Etats-Unis - L’avortement devant la Cour Suprême des Etats-Unis : décryptage à quelques jours de l’arrêt

Temps de lecture : 5 min.

La publication de l'arrêt de la Cour suprême des États-Unis au sujet de l'avortement (Dobbs v. Jackson Women's Health Organization) est attendue dans les jours à venir, probablement d'ici la fin juin (correspondant au début des vacances judiciaires).

Précisons qu'à l'heure actuelle, les Etats-Unis admettent comme légal l'accès à l'avortement jusqu'à 23 semaines de grossesse (5 mois et demi). Un tel délai s'avère bien plus étendu que ceux en vigueur dans la plupart des Etats européens (14 semaines en France, 12 semaines en Belgique).

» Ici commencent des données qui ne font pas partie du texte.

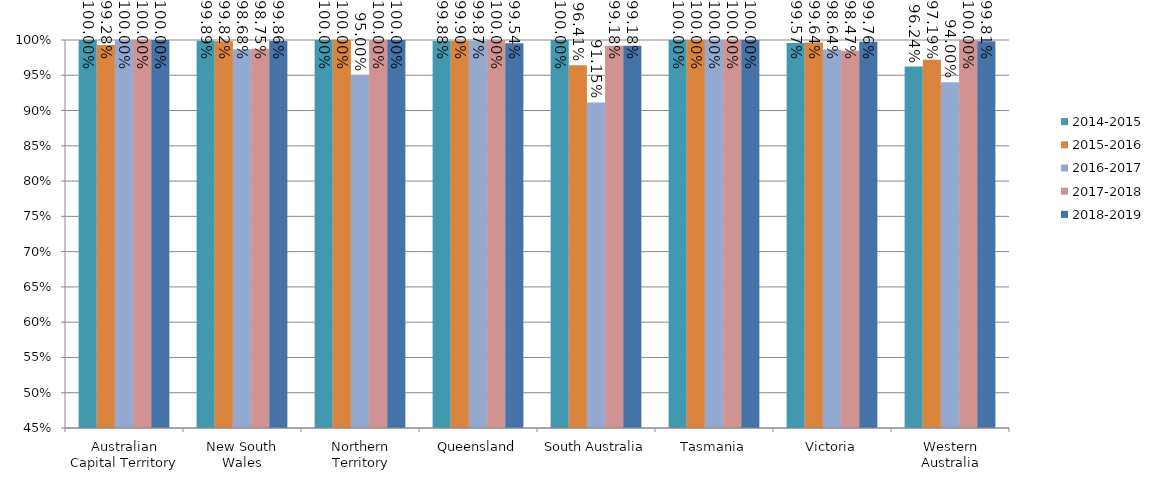
| Category | 2014-2015 | 2015-2016 | 2016-2017 | 2017-2018 | 2018-2019 |
|---|---|---|---|---|---|
| Australian Capital Territory | 1 | 0.993 | 1 | 1 | 1 |
| New South Wales | 0.999 | 0.998 | 0.987 | 0.987 | 0.999 |
| Northern Territory | 1 | 1 | 0.95 | 1 | 1 |
| Queensland | 0.999 | 0.999 | 0.999 | 1 | 0.995 |
| South Australia | 1 | 0.964 | 0.912 | 0.992 | 0.992 |
| Tasmania | 1 | 1 | 1 | 1 | 1 |
| Victoria | 0.996 | 0.996 | 0.986 | 0.985 | 0.998 |
| Western Australia | 0.962 | 0.972 | 0.94 | 1 | 0.998 |

Dans ce contexte, la Cour Suprême des Etats-Unis serait sur le point de laisser chaque Etat américain légiférer sur le droit à l'avortement, d'après le brouillon d'une opinion majoritaire des juges dévoilé le 2 mai dernier par le média Politico.

Le juge Samuel Alito, auteur du document préparatoire, estime qu'il appartient  aux représentants élus de chaque État fédéré de légiférer sur la question, et non au pouvoir judiciaire...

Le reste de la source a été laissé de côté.